English radio presenter (born 1993)

Sonny Jay Muharrem (born 30 June 1993) is an English radio presenter and singer. As a member of the boy band Loveable Rogues, he was a finalist on Britain's Got Talent in 2012 before beginning a career in radio presenting. From 2018 to 2022, he co-presented on Capital Breakfast. In 2021, he won the thirteenth series of Dancing on Ice. Since 2023, he has presented The Capital Late Show.

==Career==
As a musician he was known for being a member of the group Loveable Rogues who reached the finals of the sixth series of Britain's Got Talent in 2012, and subsequently signed a record deal with Simon Cowell's record company Syco Music.

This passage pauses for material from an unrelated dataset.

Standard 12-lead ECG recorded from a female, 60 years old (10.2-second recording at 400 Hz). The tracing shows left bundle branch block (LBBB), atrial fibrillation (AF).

As a radio presenter he presented Phoenix FM from 2015 to 2017 before moving to Capital FM in 2018. He co-presented Capital Breakfast alongside Roman Kemp and Vick Hope (later Sian Welby), until he announced his departure in December 2022, when he announced he would be leaving to take over Marvin Humes' slot on The Capital Late Show every Monday to Thursday, he started in January 2023.

In 2021, he won the thirteenth series of Dancing on Ice partnered with Angela Egan. He was also a contestant on The Chase: Celebrity Special in December 2021. In 2022, he appeared on Celebrity Mastermind.

==Personal life==
Muharrem became engaged to his girlfriend Lauren Faith in August 2020. They later separated in 2022, stating that they wanted to focus on their careers. Muharrem is in a relationship with Danielle Peazer and in January 2024, they announced that Peazer was pregnant with the couple's first child and was later born on May 8, 2024. It was later revealed as a girl and they named her Mia Muharrem.